Bug 29158 - store merge optimization not done
Summary: store merge optimization not done
Status: RESOLVED DUPLICATE of bug 23684
Alias: None
Product: gcc
Classification: Unclassified
Component: middle-end (show other bugs)
Version: 4.1.1
: P3 enhancement
Target Milestone: ---
Assignee: Not yet assigned to anyone
URL:
Keywords: missed-optimization
Depends on:
Blocks:
 
Reported: 2006-09-21 04:36 UTC by Albert Cahalan
Modified: 2006-11-29 05:26 UTC (History)
2 users (show)

See Also:
Host:
Target:
Build:
Known to work:
Known to fail:
Last reconfirmed:


Attachments

Note You need to log in before you can comment on or make changes to this bug.
Description Albert Cahalan 2006-09-21 04:36:52 UTC
In the example below, define T as "char" or "short". (probably "int" too on a 64-bit machine, with minor adjustment to the example code) Compile the code with "-Os -S" and observe the assembly. Even if there are no aliasing or alignment issues, the compiler fails to merge multiple stores into larger stores.

This is tested with three gcc 4.1 compilers:

i386 from Fedora Core 6 test2
x86-64 from Fedora Core 6 test2
ppc32 from Debian-unstable

BTW, I hope I guessed right in filing against "middle-end". I didn't know if it was tree-optimization or rtl-optimization, and there still isn't an obvious place to file bugs which are common to both C and C++.
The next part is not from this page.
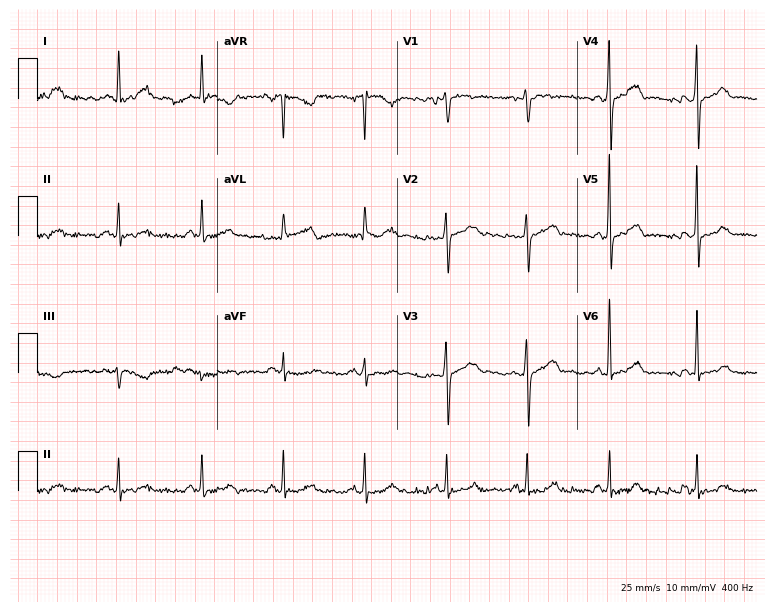
12-lead ECG (7.3-second recording at 400 Hz) from a 50-year-old female patient. Screened for six findings — first-degree AV block, right bundle branch block (RBBB), left bundle branch block (LBBB), sinus bradycardia, atrial fibrillation (AF), sinus tachycardia — none is recorded.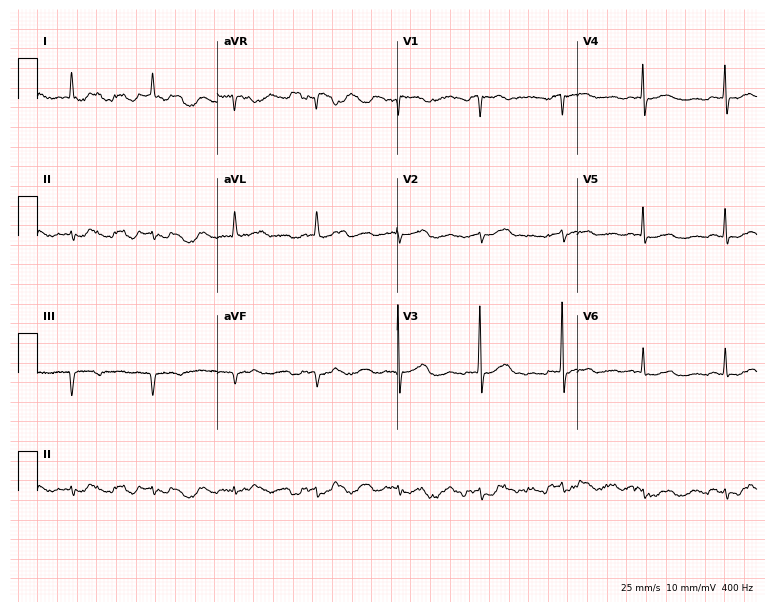
Resting 12-lead electrocardiogram. Patient: an 82-year-old woman. None of these six findings is recorded: first-degree AV block, right bundle branch block, left bundle branch block, sinus bradycardia, atrial fibrillation, sinus tachycardia. Findings outside these six are not listed.

-------------------------------------
tmp 0 $ cat e.c
#ifndef T
#define T short
#endif

typedef struct S{
        T a;
        T b;
        T c;
        T d;
}S;

S *structbug(S *s){
        s->a = 1;
        s->b = 2;
        s->c = 3;
        s->d = 4;
        return s;
}

T *arraybug(T *s){
        s[0] = 1;
        s[1] = 2;
        s[2] = 3;
        s[3] = 4;
        return s;
}

tmp 0 $ gcc -W -Wall -m32 -Os -fomit-frame-pointer -S e.c
tmp 0 $ cat e.s
        .file   "e.c"
        .text
.globl structbug
        .type   structbug, @function
structbug:
        movl    4(%esp), %eax
        movw    $1, (%eax)
        movw    $2, 2(%eax)
        movw    $3, 4(%eax)
        movw    $4, 6(%eax)
        ret
        .size   structbug, .-structbug
.globl arraybug
        .type   arraybug, @function
arraybug:
        movl    4(%esp), %eax
        movw    $1, (%eax)
        movw    $2, 2(%eax)
        movw    $3, 4(%eax)
        movw    $4, 6(%eax)
        ret
        .size   arraybug, .-arraybug
        .ident  "GCC: (GNU) 4.1.1 20060828 (Red Hat 4.1.1-20)"
        .section        .note.GNU-stack,"",@progbits
tmp 0 $
Comment 1 Andrew Pinski 2006-09-21 04:39:19 UTC

*** This bug has been marked as a duplicate of 23684 ***
Comment 2 Albert Cahalan 2006-11-29 05:09:42 UTC
This hits it too. (example is PowerPC)

///////////////////
#include <string.h>

char *foo(char *buf)
{
 short temp;
 int temp1;

 *buf++=42;

 temp = 0xfeed;
 memcpy(buf, &temp, sizeof(temp));
 buf+=sizeof(temp);

 temp1 = 0x12345678;
 memcpy(buf, &temp1, sizeof(temp1));
 buf+=sizeof(temp1);

 temp1 = 0x12345678;
 memcpy(buf, &temp1, sizeof(temp1));
 buf+=sizeof(temp1);

 *buf++=42;

 return buf;
}
///////////////
foo:
        stwu 1,-32(1)
        lis 9,0x1234
        li 11,42
        li 0,-275
        ori 9,9,22136
        stb 11,11(3)
        stb 11,0(3)
        sth 0,1(3)
        stw 9,7(3)
        stw 9,3(3)
        addi 3,3,12
        addi 1,1,32
        blr
Comment 3 Andrew Pinski 2006-11-29 05:26:22 UTC
(In reply to comment #2)
> This hits it too. (example is PowerPC)
No it does not, look at the what it gives:
        stb 11,11(3)
        stb 11,0(3)
        sth 0,1(3)
        stw 9,7(3)
        stw 9,3(3)

Reordering the stores to be in a natural order:

        stb 11,0(3)
        sth 0,1(3)
        stw 9,3(3)
        stw 9,7(3)
        stb 11,11(3)

we do one byte store and then half word store and then two word stores and finally one byte store, yes we could reagrange the stores to get three word stores but is that really useful in this case, almost no but because of the constant generation is going to hurt.